If all is ok the "pip install nupic" command should work like a charm. However, in case you run into a compiler error like the one shown below it might be that you are missing some additional prerequisites.

cc -c /tmp/tmphmvPkY/vers.cpp -o tmp/tmphmvPkY/vers.o --std=c++11
    cc: error trying to exec 'cc1plus': execvp: No such file or directory
    *WARNING* no libcapnp detected. Will download and build it from source now. If you have C++ Cap'n Proto installed, it may be out of date or is not being detected. Downloading and building libcapnp may take a while.
    fetching https://capnproto.org/capnproto-c++-0.5.1.2.tar.gz into /tmp/pip-build-PHQZgs/pycapnp/bundled
    configure: error: *** A compiler with support for C++11 language features is required.

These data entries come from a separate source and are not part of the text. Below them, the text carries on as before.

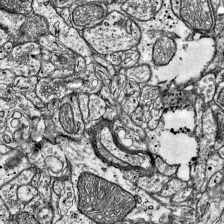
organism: Mouse
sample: Visual Cortex
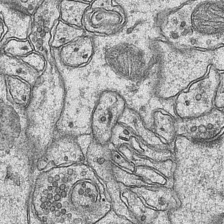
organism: Mouse
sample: CA1 Hippocampus
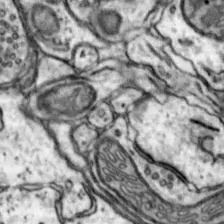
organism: Mouse
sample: Nucleus accumbens
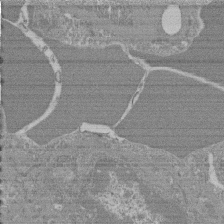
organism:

To resolve this issue you will need to do a additional install of gcc-c++ by executing

[root@localhost ~]# yum install gcc-c++

Testing NuPic
to ensure your installation of Nupic was successful you can run a test with the test units provided in the github repository. Execute the py.test against test/unit/ which can be found in the github repository. This should look like the example below.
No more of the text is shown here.